## Work request
Could you copy exactly the lines below from the one with "Geschäftsreisen | 0 |" to the one with "90.9 | 109.6 |", inclusive, leaving out any pictures?

Dataset records
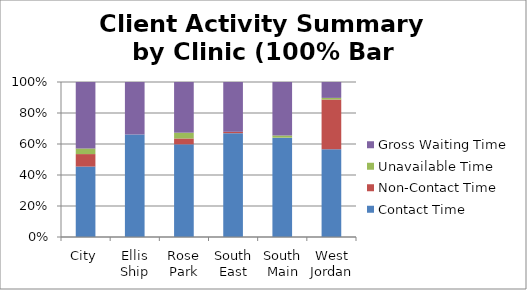
| Category | Contact Time | Non-Contact Time | Unavailable Time | Gross Waiting Time |
|---|---|---|---|---|
| City | 26.61 | 4.71 | 2.13 | 25.1 |
| Ellis Ship | 25.28 | 0 | 0 | 12.91 |
| Rose Park | 25.25 | 1.6 | 1.58 | 13.81 |
| South East | 25.99 | 0.34 | 0 | 12.47 |
| South Main | 26.41 | 0 | 0.58 | 14.22 |
| West Jordan | 30.19 | 17.17 | 0.56 | 5.47 |
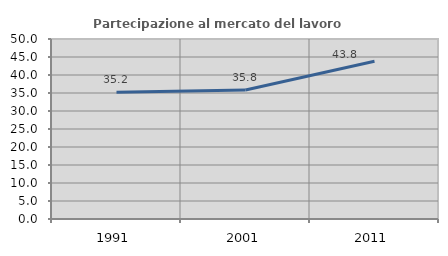
| Category | Partecipazione al mercato del lavoro  femminile |
|---|---|
| 1991.0 | 35.2 |
| 2001.0 | 35.849 |
| 2011.0 | 43.817 |
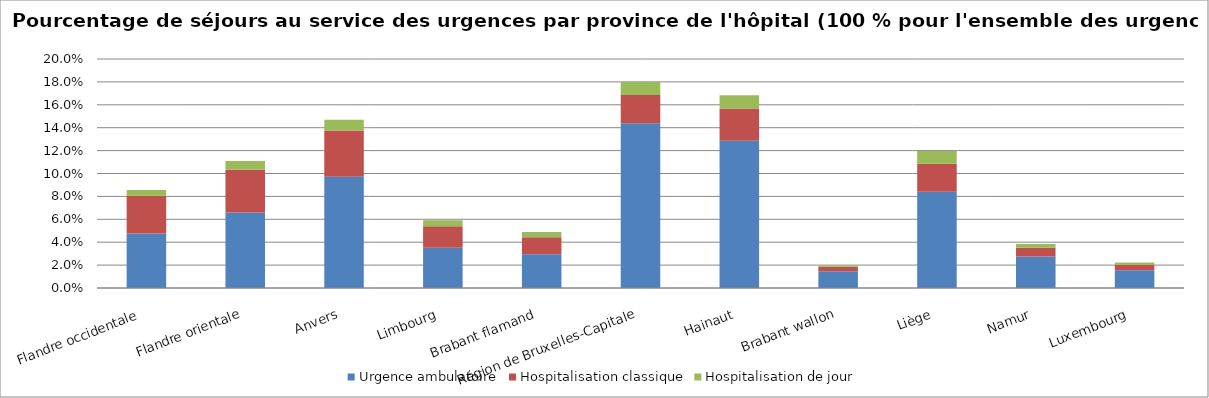
| Category | Urgence ambulatoire | Hospitalisation classique | Hospitalisation de jour |
|---|---|---|---|
| Flandre occidentale | 0.048 | 0.033 | 0.005 |
| Flandre orientale | 0.066 | 0.037 | 0.008 |
| Anvers | 0.097 | 0.04 | 0.009 |
| Limbourg | 0.035 | 0.019 | 0.005 |
| Brabant flamand | 0.029 | 0.015 | 0.004 |
| Région de Bruxelles-Capitale | 0.144 | 0.025 | 0.011 |
| Hainaut | 0.129 | 0.028 | 0.012 |
| Brabant wallon | 0.015 | 0.004 | 0.001 |
| Liège | 0.084 | 0.025 | 0.011 |
| Namur | 0.027 | 0.008 | 0.003 |
| Luxembourg | 0.016 | 0.005 | 0.002 |
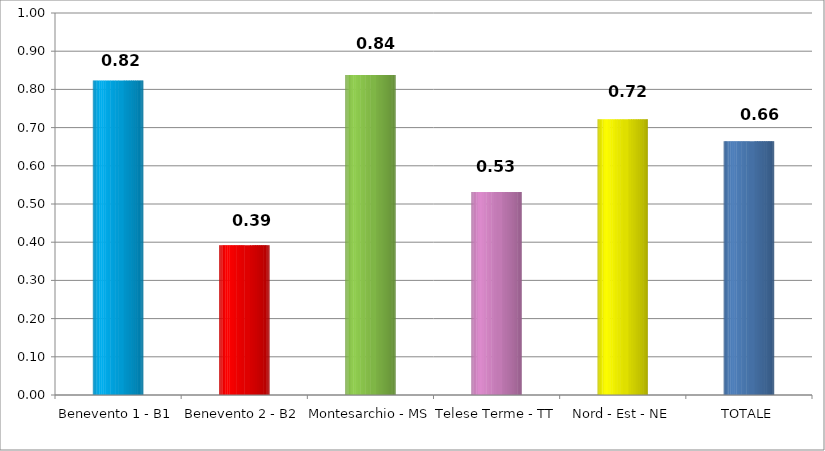
| Category | Series 0 |
|---|---|
| Benevento 1 - B1 | 0.823 |
| Benevento 2 - B2 | 0.392 |
| Montesarchio - MS | 0.838 |
| Telese Terme - TT | 0.531 |
| Nord - Est - NE | 0.722 |
| TOTALE | 0.665 |
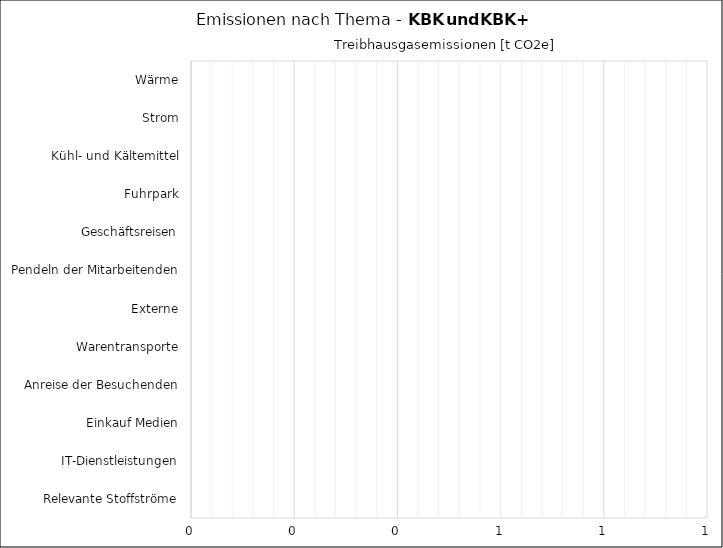
| Category | Series 0 |
|---|---|
| Wärme | 0 |
| Strom | 0 |
| Kühl- und Kältemittel | 0 |
| Fuhrpark | 0 |
| Geschäftsreisen | 0 |
| Pendeln der Mitarbeitenden | 0 |
| Externe | 0 |
| Warentransporte | 0 |
| Anreise der Besuchenden | 0 |
| Einkauf Medien | 0 |
| IT-Dienstleistungen | 0 |
| Relevante Stoffströme | 0 |
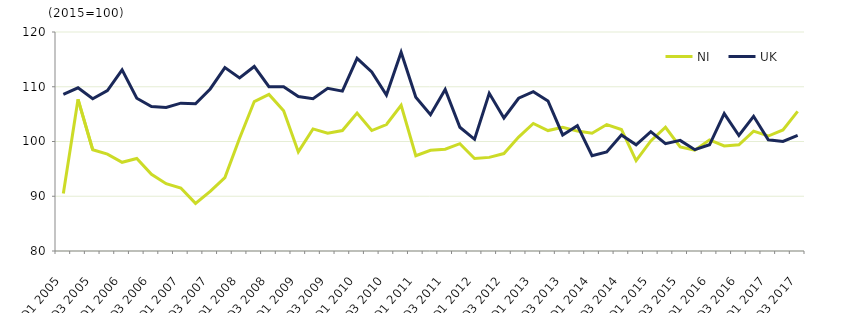
| Category | NI | UK |
|---|---|---|
| Q1 2005 | 90.5 | 108.6 |
|  | 107.7 | 109.8 |
| Q3 2005 | 98.5 | 107.8 |
|  | 97.7 | 109.3 |
| Q1 2006 | 96.2 | 113.1 |
|  | 96.9 | 107.9 |
| Q3 2006 | 94 | 106.4 |
|  | 92.3 | 106.2 |
| Q1 2007 | 91.5 | 107 |
|  | 88.7 | 106.9 |
| Q3 2007 | 90.9 | 109.6 |
|  | 93.4 | 113.5 |
| Q1 2008 | 100.6 | 111.6 |
|  | 107.3 | 113.7 |
| Q3 2008 | 108.6 | 110 |
|  | 105.6 | 110 |
| Q1 2009 | 98.1 | 108.2 |
|  | 102.3 | 107.8 |
| Q3 2009 | 101.5 | 109.7 |
|  | 102 | 109.2 |
| Q1 2010 | 105.2 | 115.2 |
|  | 102 | 112.7 |
| Q3 2010 | 103.1 | 108.5 |
|  | 106.6 | 116.3 |
| Q1 2011 | 97.4 | 108.1 |
|  | 98.4 | 104.9 |
| Q3 2011 | 98.6 | 109.5 |
|  | 99.6 | 102.6 |
| Q1 2012 | 96.9 | 100.4 |
|  | 97.1 | 108.8 |
| Q3 2012 | 97.8 | 104.3 |
|  | 100.8 | 107.9 |
| Q1 2013 | 103.3 | 109.1 |
|  | 102 | 107.4 |
| Q3 2013 | 102.6 | 101.2 |
|  | 101.9 | 102.9 |
| Q1 2014 | 101.5 | 97.4 |
|  | 103.1 | 98.1 |
| Q3 2014 | 102.2 | 101.2 |
|  | 96.5 | 99.4 |
| Q1 2015 | 100.1 | 101.8 |
|  | 102.6 | 99.6 |
| Q3 2015 | 99 | 100.2 |
|  | 98.4 | 98.5 |
| Q1 2016 | 100.3 | 99.4 |
|  | 99.2 | 105.1 |
| Q3 2016 | 99.4 | 101.1 |
|  | 101.9 | 104.6 |
| Q1 2017 | 101 | 100.3 |
|  | 102.1 | 100 |
| Q3 2017 | 105.5 | 101.1 |
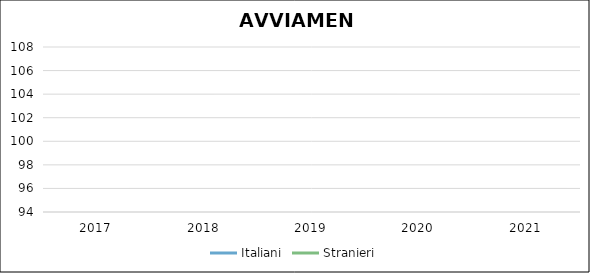
| Category | Italiani | Stranieri |
|---|---|---|
| 2017.0 | 0 | 0 |
| 2018.0 | 0 | 0 |
| 2019.0 | 0 | 0 |
| 2020.0 | 0 | 0 |
| 2021.0 | 0 | 0 |
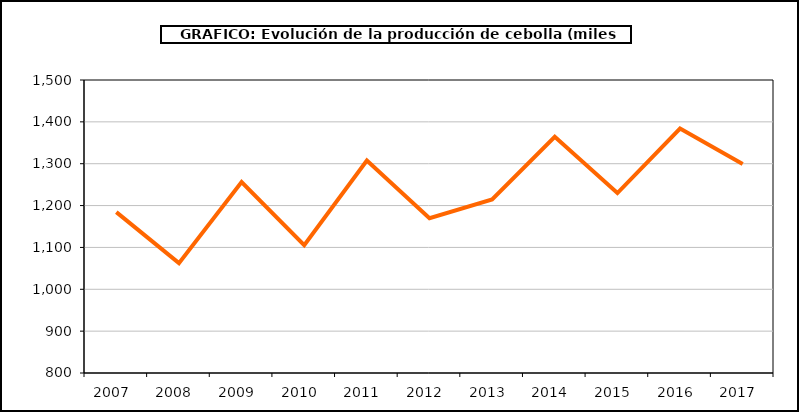
| Category | producción |
|---|---|
| 2007.0 | 1184.25 |
| 2008.0 | 1062.537 |
| 2009.0 | 1256.288 |
| 2010.0 | 1105.131 |
| 2011.0 | 1307.531 |
| 2012.0 | 1169.721 |
| 2013.0 | 1214.501 |
| 2014.0 | 1364.117 |
| 2015.0 | 1229.842 |
| 2016.0 | 1384.098 |
| 2017.0 | 1299.534 |
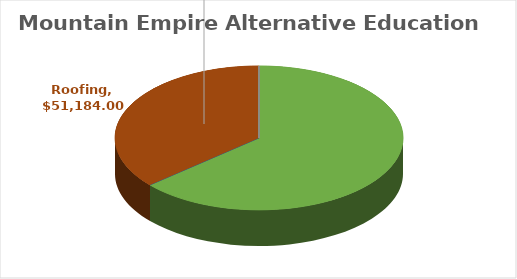
| Category | Series 0 |
|---|---|
| Electrical | 0 |
| Fencing | 0 |
| Finishes | 0 |
| HVAC | 0 |
| LowVoltage | 0 |
| Paving | 89643.8 |
| Plumbing | 0 |
| Roofing | 51184 |
| Playground | 0 |
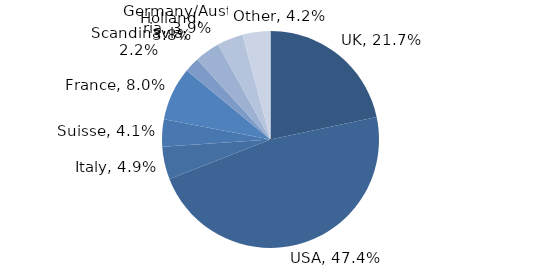
| Category | Investment Style |
|---|---|
| UK | 0.217 |
| USA | 0.474 |
| Italy | 0.049 |
| Suisse | 0.041 |
| France | 0.08 |
| Scandinavia | 0.022 |
| Holland | 0.038 |
| Germany/Austria | 0.039 |
| Other | 0.042 |
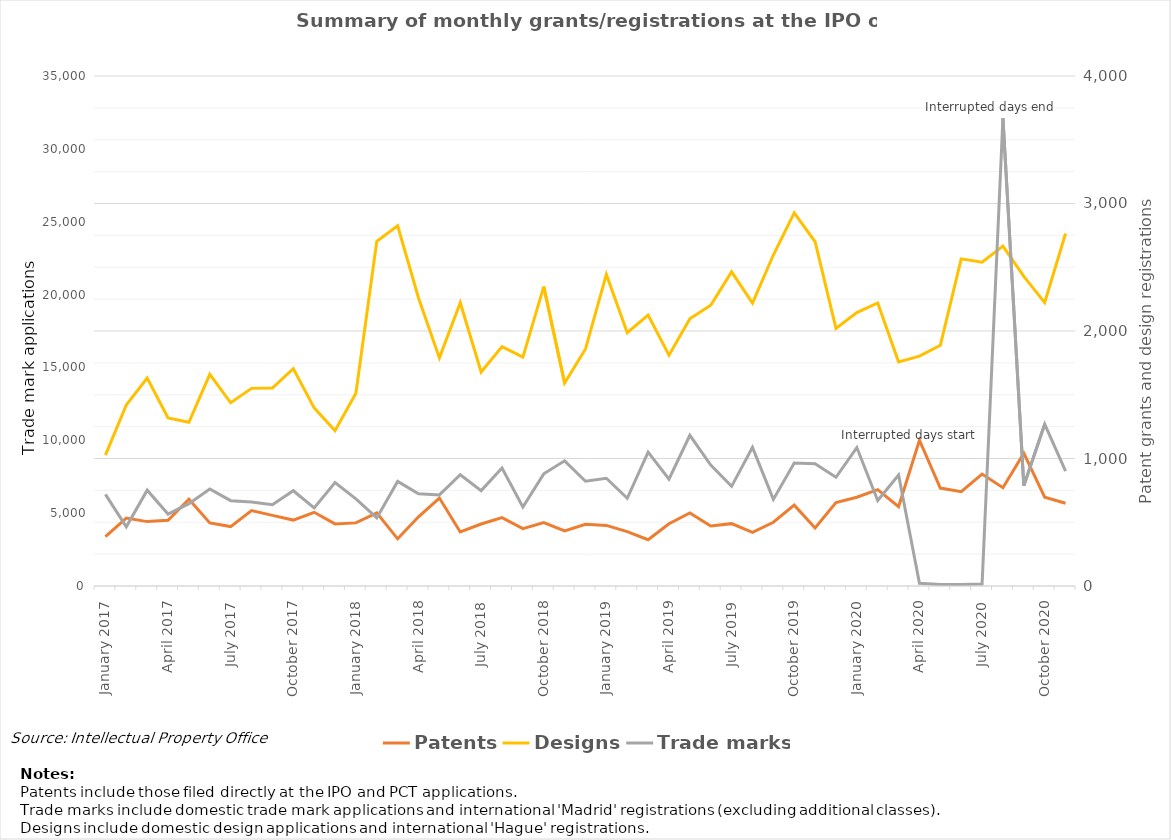
| Category | Patents | Designs |
|---|---|---|
| January 2017 | 387 | 1026 |
| February 2017 | 533 | 1420 |
| March 2017 | 505 | 1631 |
| April 2017 | 516 | 1318 |
| May 2017 | 681 | 1284 |
| June 2017 | 495 | 1660 |
| July 2017 | 466 | 1437 |
| August 2017 | 592 | 1550 |
| September 2017 | 554 | 1553 |
| October 2017 | 517 | 1705 |
| November 2017 | 578 | 1397 |
| December 2017 | 487 | 1218 |
| January 2018 | 495 | 1512 |
| February 2018 | 574 | 2704 |
| March 2018 | 370 | 2825 |
| April 2018 | 543 | 2259 |
| May 2018 | 690 | 1789 |
| June 2018 | 424 | 2222 |
| July 2018 | 486 | 1678 |
| August 2018 | 536 | 1878 |
| September 2018 | 450 | 1795 |
| October 2018 | 498 | 2348 |
| November 2018 | 432 | 1592 |
| December 2018 | 484 | 1859 |
| January 2019 | 475 | 2444 |
| February 2019 | 426 | 1987 |
| March 2019 | 363 | 2125 |
| April 2019 | 488 | 1810 |
| May 2019 | 573 | 2096 |
| June 2019 | 471 | 2202 |
| July 2019 | 489 | 2464 |
| August 2019 | 420 | 2219 |
| September 2019 | 500 | 2596 |
| October 2019 | 634 | 2926 |
| November 2019 | 455 | 2700 |
| December 2019 | 654 | 2021 |
| January 2020 | 696 | 2145 |
| February 2020 | 756 | 2220 |
| March 2020 | 622 | 1758 |
| April 2020 | 1143 | 1803 |
| May 2020 | 768 | 1888 |
| June 2020 | 740 | 2566 |
| July 2020 | 878 | 2539 |
| August 2020 | 771 | 2666 |
| September 2020 | 1042 | 2428 |
| October 2020 | 697 | 2223 |
| November 2020 | 649 | 2765 |
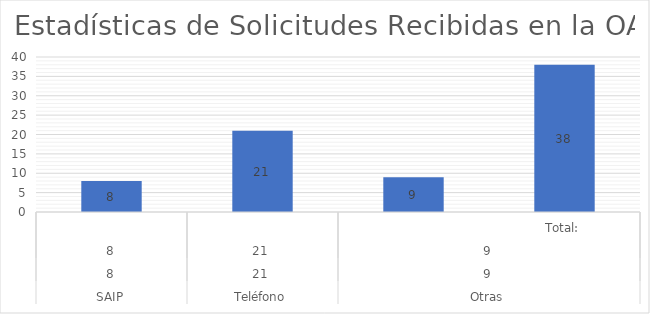
| Category | Series 0 |
|---|---|
| 0 | 8 |
| 1 | 21 |
| 2 | 9 |
| 3 | 38 |
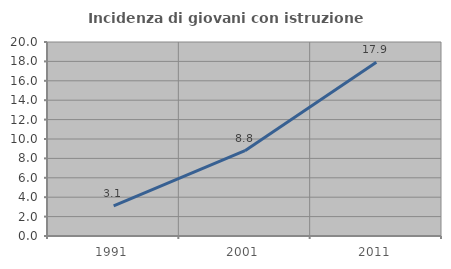
| Category | Incidenza di giovani con istruzione universitaria |
|---|---|
| 1991.0 | 3.097 |
| 2001.0 | 8.8 |
| 2011.0 | 17.925 |
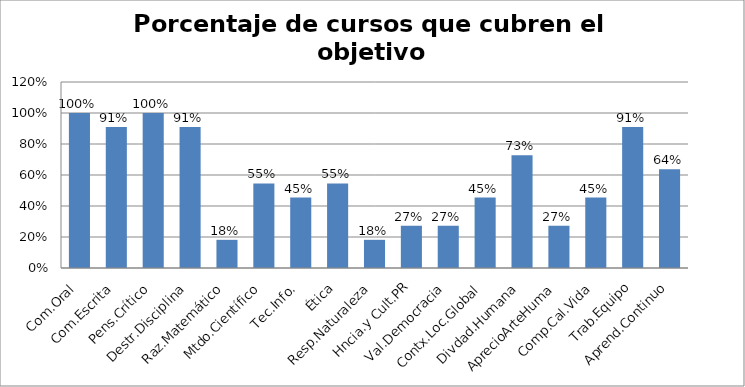
| Category | Series 0 |
|---|---|
| Com.Oral | 1 |
| Com.Escrita | 0.909 |
| Pens.Crítico | 1 |
| Destr.Disciplina | 0.909 |
| Raz.Matemático | 0.182 |
| Mtdo.Científico | 0.545 |
| Tec.Info. | 0.455 |
| Ética | 0.545 |
| Resp.Naturaleza | 0.182 |
| Hncia.y Cult.PR | 0.273 |
| Val.Democracia | 0.273 |
| Contx.Loc.Global | 0.455 |
| Divdad.Humana | 0.727 |
| AprecioArteHuma | 0.273 |
| Comp.Cal.Vida | 0.455 |
| Trab.Equipo | 0.909 |
| Aprend.Continuo | 0.636 |
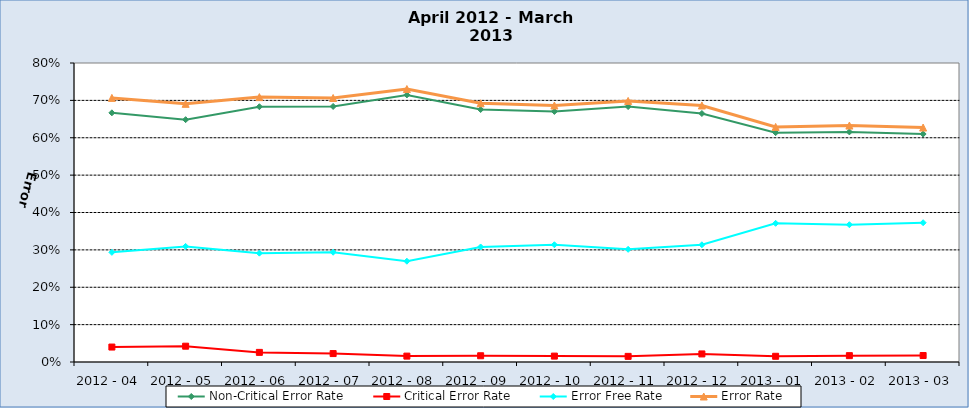
| Category | Non-Critical Error Rate | Critical Error Rate | Error Free Rate | Error Rate |
|---|---|---|---|---|
| 2012 - 04 | 0.667 | 0.04 | 0.293 | 0.707 |
| 2012 - 05 | 0.648 | 0.042 | 0.309 | 0.691 |
| 2012 - 06 | 0.683 | 0.026 | 0.291 | 0.709 |
| 2012 - 07 | 0.684 | 0.023 | 0.294 | 0.706 |
| 2012 - 08 | 0.715 | 0.016 | 0.27 | 0.73 |
| 2012 - 09 | 0.676 | 0.017 | 0.308 | 0.692 |
| 2012 - 10 | 0.67 | 0.016 | 0.314 | 0.686 |
| 2012 - 11 | 0.683 | 0.015 | 0.301 | 0.699 |
| 2012 - 12 | 0.665 | 0.022 | 0.314 | 0.686 |
| 2013 - 01 | 0.614 | 0.015 | 0.371 | 0.629 |
| 2013 - 02 | 0.616 | 0.017 | 0.367 | 0.633 |
| 2013 - 03 | 0.61 | 0.017 | 0.373 | 0.627 |

## Problem solution
| Geschäftsreisen | 0 |
| Pendeln der Mitarbeitenden | 0 |
| Externe | 0 |
| Warentransporte | 0 |
| Anreise der Besuchenden | 0 |
| Einkauf Medien | 0 |
| IT-Dienstleistungen | 0 |
| Relevante Stoffströme | 0 |
| Category | NI | UK |
|---|---|---|
| Q1 2005 | 90.5 | 108.6 |
|  | 107.7 | 109.8 |
| Q3 2005 | 98.5 | 107.8 |
|  | 97.7 | 109.3 |
| Q1 2006 | 96.2 | 113.1 |
|  | 96.9 | 107.9 |
| Q3 2006 | 94 | 106.4 |
|  | 92.3 | 106.2 |
| Q1 2007 | 91.5 | 107 |
|  | 88.7 | 106.9 |
| Q3 2007 | 90.9 | 109.6 |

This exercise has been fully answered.